Directions
With the pictures removed, the data below must be transcribed in full and exactly.

(Data entries)
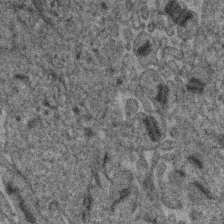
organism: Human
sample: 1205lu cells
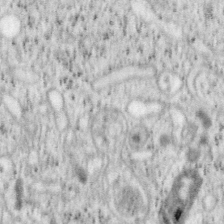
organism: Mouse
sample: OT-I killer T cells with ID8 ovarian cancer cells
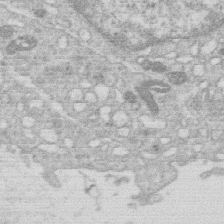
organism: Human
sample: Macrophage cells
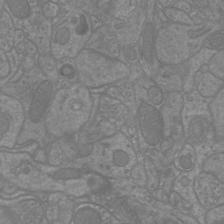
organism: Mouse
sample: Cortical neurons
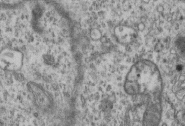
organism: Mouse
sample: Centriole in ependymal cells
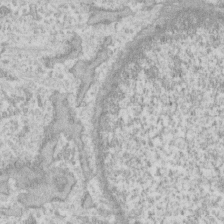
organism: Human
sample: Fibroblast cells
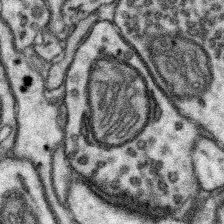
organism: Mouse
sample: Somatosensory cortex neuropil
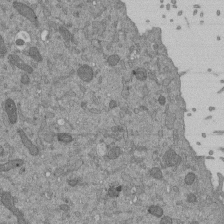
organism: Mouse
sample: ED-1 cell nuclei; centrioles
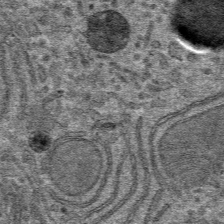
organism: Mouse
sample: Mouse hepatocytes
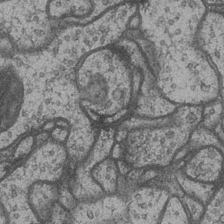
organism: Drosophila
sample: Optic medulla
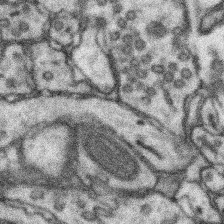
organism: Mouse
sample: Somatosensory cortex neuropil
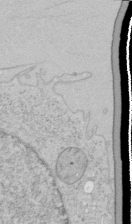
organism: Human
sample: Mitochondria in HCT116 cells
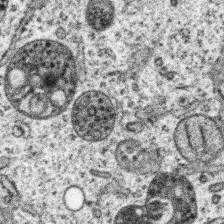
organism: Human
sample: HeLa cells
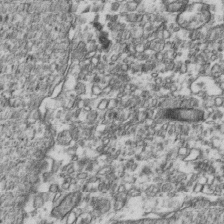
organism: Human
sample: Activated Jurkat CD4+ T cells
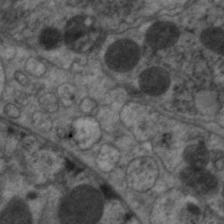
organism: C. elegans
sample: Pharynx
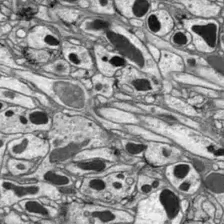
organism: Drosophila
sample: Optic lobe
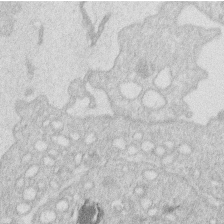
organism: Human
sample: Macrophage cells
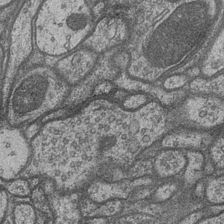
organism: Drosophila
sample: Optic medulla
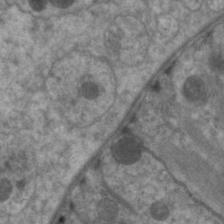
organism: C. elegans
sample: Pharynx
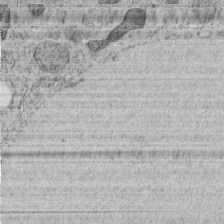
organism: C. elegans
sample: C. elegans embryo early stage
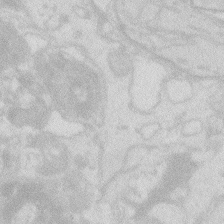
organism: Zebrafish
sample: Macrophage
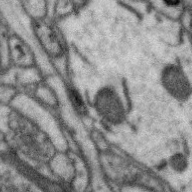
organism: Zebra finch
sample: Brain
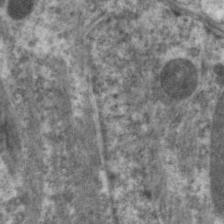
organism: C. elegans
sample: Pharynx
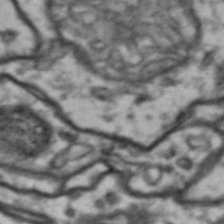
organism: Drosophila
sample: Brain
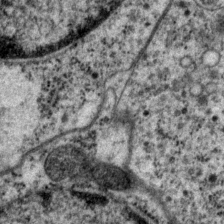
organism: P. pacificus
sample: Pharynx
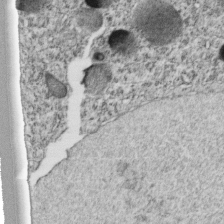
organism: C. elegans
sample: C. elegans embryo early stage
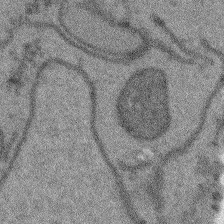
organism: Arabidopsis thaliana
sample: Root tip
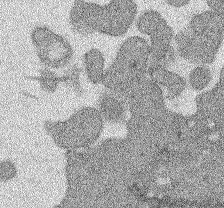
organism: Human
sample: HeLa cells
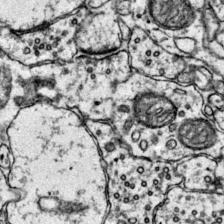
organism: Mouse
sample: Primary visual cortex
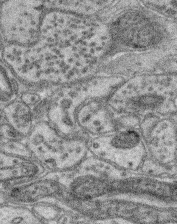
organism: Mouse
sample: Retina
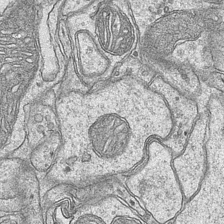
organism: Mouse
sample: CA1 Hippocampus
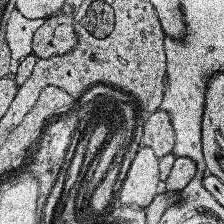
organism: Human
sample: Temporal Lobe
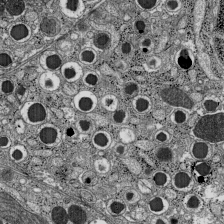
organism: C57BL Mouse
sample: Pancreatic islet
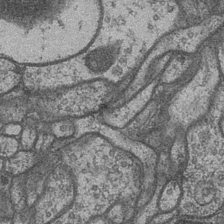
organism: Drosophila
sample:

Response below
organism: Human
sample: 1205lu cells
organism: Mouse
sample: OT-I killer T cells with ID8 ovarian cancer cells
organism: Human
sample: Macrophage cells
organism: Mouse
sample: Cortical neurons
organism: Mouse
sample: Centriole in ependymal cells
organism: Human
sample: Fibroblast cells
organism: Mouse
sample: Somatosensory cortex neuropil
organism: Mouse
sample: ED-1 cell nuclei; centrioles
organism: Mouse
sample: Mouse hepatocytes
organism: Drosophila
sample: Optic medulla
organism: Mouse
sample: Somatosensory cortex neuropil
organism: Human
sample: Mitochondria in HCT116 cells
organism: Human
sample: HeLa cells
organism: Human
sample: Activated Jurkat CD4+ T cells
organism: C. elegans
sample: Pharynx
organism: Drosophila
sample: Optic lobe
organism: Human
sample: Macrophage cells
organism: Drosophila
sample: Optic medulla
organism: C. elegans
sample: Pharynx
organism: C. elegans
sample: C. elegans embryo early stage
organism: Zebrafish
sample: Macrophage
organism: Zebra finch
sample: Brain
organism: C. elegans
sample: Pharynx
organism: Drosophila
sample: Brain
organism: P. pacificus
sample: Pharynx
organism: C. elegans
sample: C. elegans embryo early stage
organism: Arabidopsis thaliana
sample: Root tip
organism: Human
sample: HeLa cells
organism: Mouse
sample: Primary visual cortex
organism: Mouse
sample: Retina
organism: Mouse
sample: CA1 Hippocampus
organism: Human
sample: Temporal Lobe
organism: C57BL Mouse
sample: Pancreatic islet
organism: Drosophila
sample:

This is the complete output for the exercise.